Si esalta e viene esaltata da tutti per qualche chiappa e un mezzo seno esibito credendo di rompere schemi, quando non fa che portare in scena il grande schema, quello della pubblicità e del commercio, cioè suscitare un desiderio che solo in pochi potranno soddisfare.
Si può discutere se tutto ciò sia giusto o meno, se l’assenza di un’equa distribuzione delle gioie e dei piaceri sia la legge della vita o la conseguenza delle decisioni perverse di un genio maligno. Resta il fatto che si tratta di uno degli aspetti principali dell’umana permanenza terrena dalla notte dei tempi.

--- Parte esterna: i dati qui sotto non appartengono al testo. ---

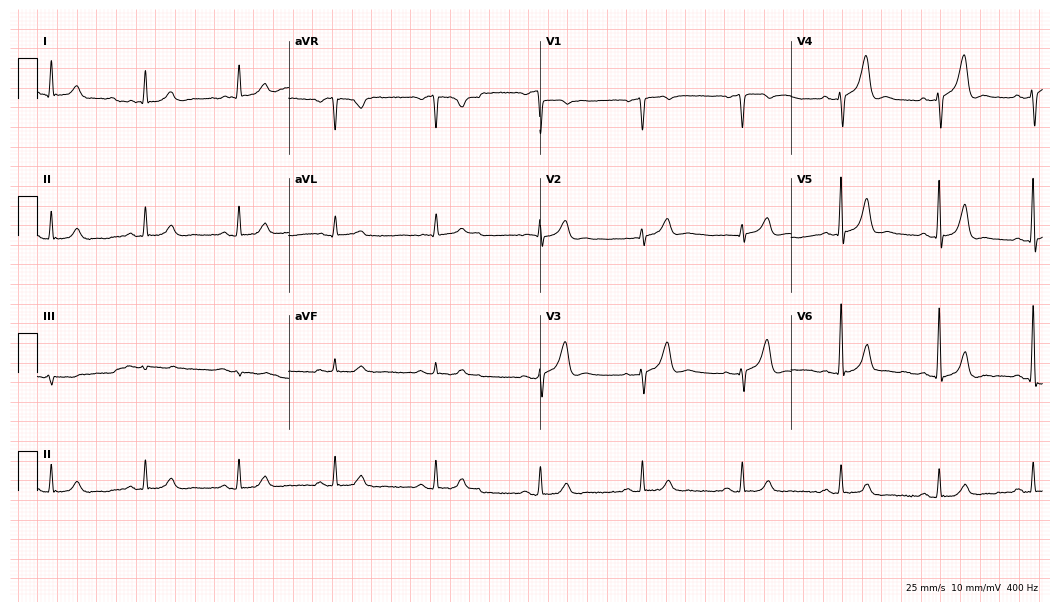
12-lead ECG (10.2-second recording at 400 Hz) from a man, 80 years old. Labelled as a normal ECG.
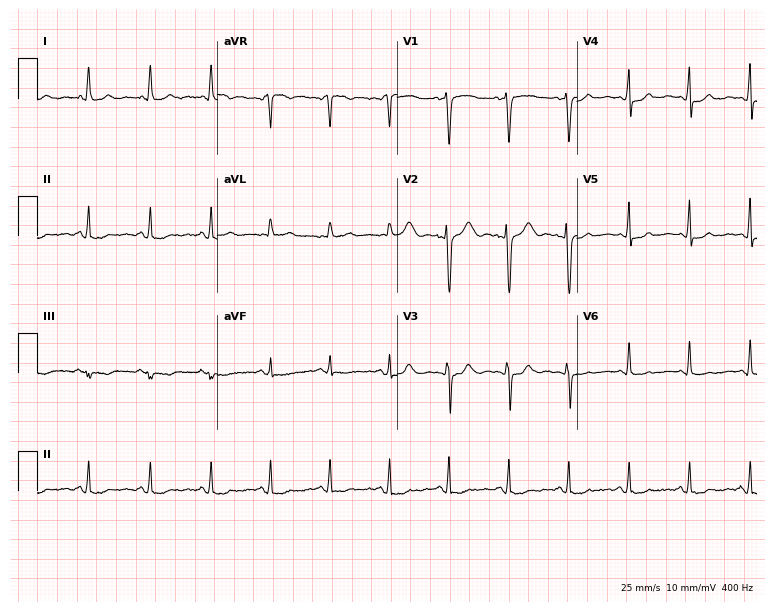
12-lead ECG (7.3-second recording at 400 Hz) from a woman, 40 years old. Screened for six findings — first-degree AV block, right bundle branch block, left bundle branch block, sinus bradycardia, atrial fibrillation, sinus tachycardia — none is recorded. Findings outside these six are not listed.

Il controcanto alla grande narrazione della liberazione sessuale – si pensi a Houellebecq – ha ragione nel sostenere che l’amore non è stato emancipato dalla sue catene, ma solo mutato in una lotta senza quartiere per accaparrarsi il piacere – anche in questo caso, è da vedere se ciò sia necessariamente sbagliato.
Sta di fatto che una, se proprio vuole riempirsi la bocca con la parola libertà, evitando di fare andare di traverso il boccone a chi la ascolta, dovrebbe aver ben altro proposito da quello di accendere le passioni per lasciarle irrealizzate. La vera soddisfazione limitata a pochi è sempre stata la norma. Anche i vari “Playboy”, “Penthouse”, “Playmen”, in passato, non hanno per niente sdoganato la libertà sessuale, casomai ci hanno venduto il suo fantasma, facendo soldi sulla nostra patetica frustrazione.
In verità, la sola silenziosa rivoluzionaria di questo mondo fondato sulla repressione del carnale è la tanto stigmatizzata Bocca di rosa, quella che quando se ne va dal paese si porta via la primavera, la donna da bordello che soddisfa tutti, i giovani e i vecchi, i pezzenti e gli handicappati, perché ognuno brucia di una voglia che spesso non riesce neppure ad ammettere con sé stesso, “persino il parroco che non disprezza/ fra un Miserere e un’estrema unzione/ il bene effimero della bellezza/ la vuole accanto in processione” e i carabinieri, quelli per cui “il cuore tenero non è una dote […] ma quella volta a prendere il treno/ l’accompagnarono malvolentieri”.
Non è vero che “l’importante è come vivere la nudità”, che “non si tratta di mostrare il corpo per attirare gli uomini”. Chi se ne frega di come ognuno vive il proprio corpo privo di vestiti. Il punto è, semmai, renderlo campo libero, zona franca per qualsivoglia desiderio maschile e femminile che finalmente possa essere sgravato, per quanto possibile, da ogni sovrastruttura che lo ingabbia e lo costringe. Peraltro, condannare senza appello le intemperanze del testosterone è probabilmente la forma peggiore di inibizione che si possa portare avanti oggi come oggi.
Il sogno della fine di ogni stigma sociale è proprio rendere la passione lecita per tutti, è non sentire più la parola “puttana” e “puttaniere”, il superamento di ogni limite che fino a questo momento ha demonizzato una spinta naturale caricando il nostro corpo di una forza trattenuta, che diviene inevitalmente solo rabbia, violenza e, in conclusione, cancro.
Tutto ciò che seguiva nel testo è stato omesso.